Important Works from the Najd Collection
Important Works from the Najd Collection
Auction Closed
October 22, 05:34 PM GMT
Estimate
300,000 - 500,000 GBP
Lot Details
Description
RUDOLF ERNST
Austrian
1854-1932
AFTER PRAYERS
signed R. Ernst. lower left
oil on panel
92 by 72cm., 36 by 28in.
Warner Resort Company, San Francisco
Sale: Sotheby's, New York, 19 October 1984, lot 86
Mathaf Gallery, London
Purchased from the above
Caroline Juler, Najd Collection of Orientalist Paintings, London, 1991, p. 77, catalogued & illustrated; pp. 80-81, discussed
In 1890 Ernst travelled to Constantinople; this trip would have a profound impact on his artistic output, hitherto focused on Moorish and North African subjects. A keen photographer, he took a camera with him but was afraid to use it because of Turkey's religious laws; in fact, other artist travelers such as Fausto Zonaro and Jean-Lean Gérôme faced a similar dilemma. Whereas the latter was able to ask Abdullah Siriez, a former court painter to the Sublime Porte, to send him photographs back to France, Ernst had to rely on his own sketches and memory from which to build up his finished Turkish compositions.

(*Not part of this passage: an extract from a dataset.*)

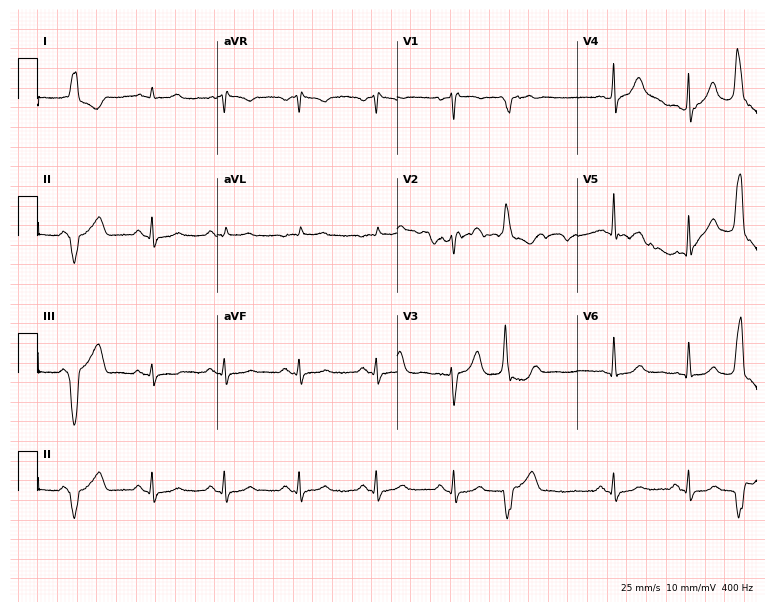
Electrocardiogram (7.3-second recording at 400 Hz), a 57-year-old man. Of the six screened findings (first-degree AV block, right bundle branch block, left bundle branch block, sinus bradycardia, atrial fibrillation, sinus tachycardia), none is recorded. Other findings, if any, are not listed.
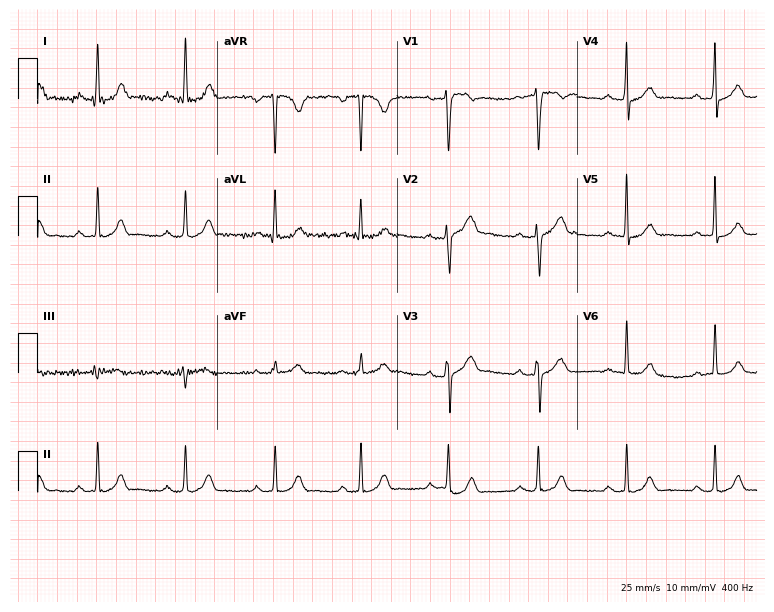
12-lead ECG from a man, 48 years old. Labelled as a normal ECG.

Under the reformist Sultan Mahmud II, the capital of the Ottoman Empire experienced rapid modernisation and westernisation. The Orient Express railway service, inaugurated in 1871, directly linked the city to Paris; women wore the latest fashions imported from Paris, and the School of Fine Arts, established by Osman Hamdy Bey, employed French, German and Italian painters to teach the European figurative style of painting to Turkish students. Nonetheless, Ernst preferred to focus on Turkey’s traditional Muslim heritage and past.
It is very likely that Ernst met Hamdy Bey, an enigmatic reformer and conservationist all in the same. While he was the first Ottoman painter to adopt the European style of painting, he also played a key role in passing Turkey’s first Conservation Act.
Hamdy Bey’s paintings of mosques and their interiors undoubtedly inspired Ernst. In fact, the present work depicts the same prayer niche in Bursa’s Yesil Cami, or Green Mosque, that appears in Hamdy’s painting Koranic Instruction (lot 21), which Ernst may have seen. As an avid ceramicist himself, Ernst would have been fascinated by the mosque's turquoise and green hexagonal tiles that decorate its prayer hall and antechamber.